Word Recognition with Auditory Spikes

Members: Shih-Chii Liu, Jonathan Tapson

This project is to perform word spotting using auditory input spikes from the AEREAR2 and the SKIM dendritic model. The sentences used are samples from the work described in Mesgarani and Chang 2012. Speakers produce sentences such as Tiger Go to Blue Two (Five) now or Ringo Go to Blue Two (Five) now. In the experiments, subjects listen to a mixture of 2 sentences and when the keyword "Tiger" is heard, then the subject has to listen to one of the speakers in the mixture and then to provide the number at the end of the sentence. The figure below shows the individual sentences, the mixture of the 2 sentences, and the spikes recorded in response to the sentences.

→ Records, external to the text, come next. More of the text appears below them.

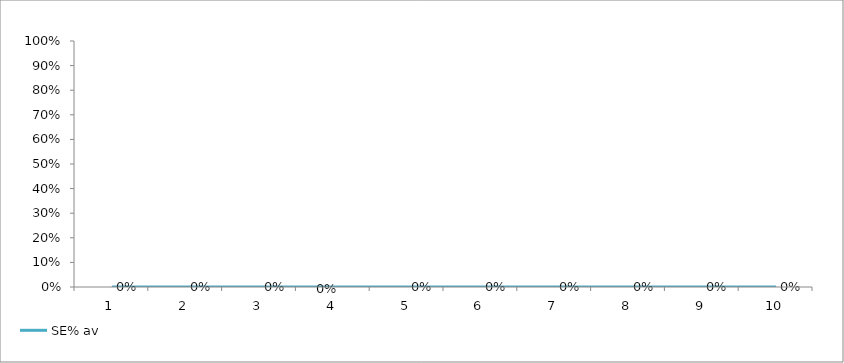
| Category | SE% avg |
|---|---|
| 0 | 0 |
| 1 | 0 |
| 2 | 0 |
| 3 | 0 |
| 4 | 0 |
| 5 | 0 |
| 6 | 0 |
| 7 | 0 |
| 8 | 0 |
| 9 | 0 |

The first step was to build a dataset of labeled spike data. The data were labeled with two sets of labels - the actual words, and the residence time in Markov chain states. In the spike data shown, the spikes from both cochleas have been combined to reduce the dimensionality of the input. This may not have been a good method.

Labeled spike data

The labels are the lines below the spike raster, coinciding in time with the words in the spike stream.

This dataset was then fed through a SKIM network consisting of 64 cochlea spike input channels. There were 6 output neurons, one for each word. The input and output neurons were connected with all-to-all synapses to 300 dendritic branches for each output neuron. The synaptic kernels used were alpha function impulse responses with explicit axonal delays.

The wordspotting network was followed by a Markov chain network which was intended to implement and enforce the following state diagram:

It can be seen in this image that the wordspotting network was not always visibly correct, but the Markov chain network which followed was able to enforce the correct outcome.